Арион Херца поговаривает, что кое-кто из нас получит даже треугольник на петлицах. Впрочем, это не так уж важно. Обойдемся и без обмундирования, без петлиц и треугольников. Лишь бы оставили нам красные нарукавные повязки.
Приходит наконец и долгожданный приказ. Он краток и выразителен: сдать немедленно красные повязки и отправиться в путь.
— В путь? Но куда?
Спокойно. На этот счет у Гриши на руках письменное предписание.
И вот мы месим пески заволжской степи, ежась от холода по утрам и согреваясь в полдень, когда скупое сентябрьское солнце входит в силу. Питаемся большей частью помидорами, которых тут многое множество, ибо никто не собирает их. И доедаем остатки гречки, истинной манны небесной, спасенной в день, когда бравый кавалерист опрокинул лодку.

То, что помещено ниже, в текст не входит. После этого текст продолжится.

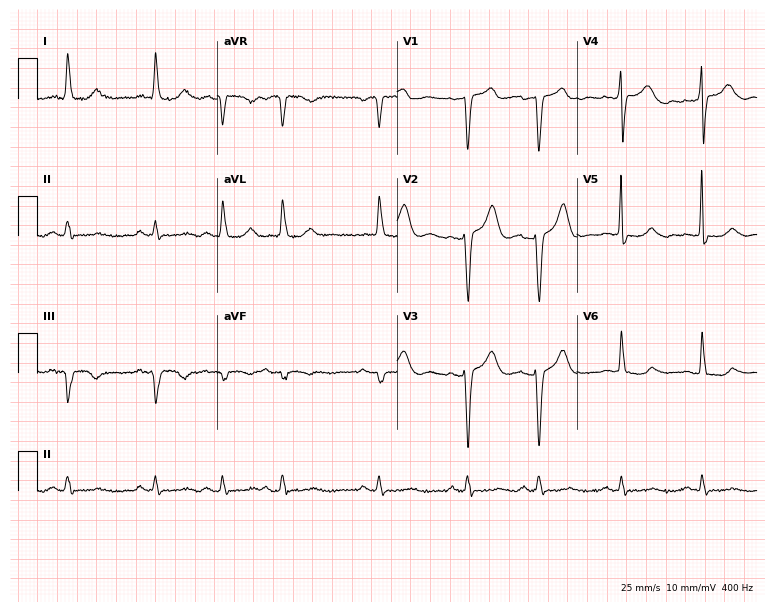
ECG (7.3-second recording at 400 Hz) — a woman, 33 years old. Screened for six findings — first-degree AV block, right bundle branch block (RBBB), left bundle branch block (LBBB), sinus bradycardia, atrial fibrillation (AF), sinus tachycardia — none is recorded.

А Гриша Чоб — наш Круши-Камень — между тем линяет на глазах. И дело, конечно, не в том, что щеголяет он по-прежнему в тесных, не по росту брюках, не доходящих и до щиколоток. И не в том, что теперь он крутит себе цигарки из листьев и еще какой-то дряни. От прежнего великана осталась одна длиннющая тень, он напоминает жердь, готовую переломиться пополам.
Глава 3
Гриша Чоб…
Поначалу я не хотел замечать его слабостей. Вернее, я приписывал их себе и всей нашей группе. Так было на берегах Ташлыка, Днестра, Буга.
Когда взрывом бомбы убило лейтенанта, а Коммунар еще только появился, именно он, Гриша Чоб, возглавил отряд. Не знаю, чем объяснить это — не то громадным его ростом, не то другой какой причиной, — Кирилюк тут же предложил ему командовать взводом. Именно Гриша в те дни, когда ни один командир не пожелал принять меня в часть без повестки, взял меня в свою группу. Не дожидаясь ничьих разрешений, он протянул мне котелок: "Бери, поешь с дороги!" Потом вручил лопату и тут же под вражеским обстрелом послал рыть пулеметные гнезда.
Пришлось тогда вырубить чуть ли не целый сад, чтобы открыть широкий обзор для наших стрелков на случай, если враг вздумает переправиться через Днестр.
Да, в те дни Гриша казался нам действительно сказочным великаном. За одну ночь мы успевали сделать под его командой столько, сколько до войны не сделали бы и за неделю.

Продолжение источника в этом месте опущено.